The Merovingian knot, or the Ediety knot, is a necktie knot characterized by its inverted structure and layered appearance. It gained popular recognition after being worn by the character known as the Merovingian in the film The Matrix Reloaded, part of The Matrix franchise. The knot is notable for its unconventional tying method, in which the narrow end of the tie is used to construct the knot rather than the wide end.

== History ==
The knot became more known following the 2003 release of The Matrix Reloaded, where it was worn by the character the Merovingian. Although sometimes described as a modern variation of the Windsor knot, the Merovingian knot is structurally distinct due to its reversed tying technique and its use of the narrow blade as the active end.

== Characteristics ==
The Merovingian knot is distinguished by:

1. An inside-out construction method
2. A narrow end that remains visible and wraps around the front
3. A layered, slightly asymmetrical appearance
4. A relatively small, compact knot size

== Tying method ==
To tie the Merovingian knot:

Drape the tie around the neck with the wide end shorter than the narrow end.

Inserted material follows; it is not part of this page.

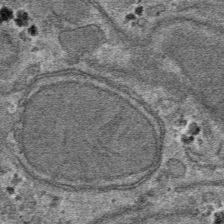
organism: Mouse
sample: Mouse hepatocytes

1. Cross the narrow end over the wide end.
2. Wrap the narrow end behind and through the neck loop.
3. Pass the narrow end across the front and up through the loop again.
4. Tuck the narrow end downward through the front horizontal band.
5. Adjust and tighten carefully to shape the knot.

Because the knot is tied with the narrow end, additional adjustment may be required to ensure the wide blade reaches the proper length.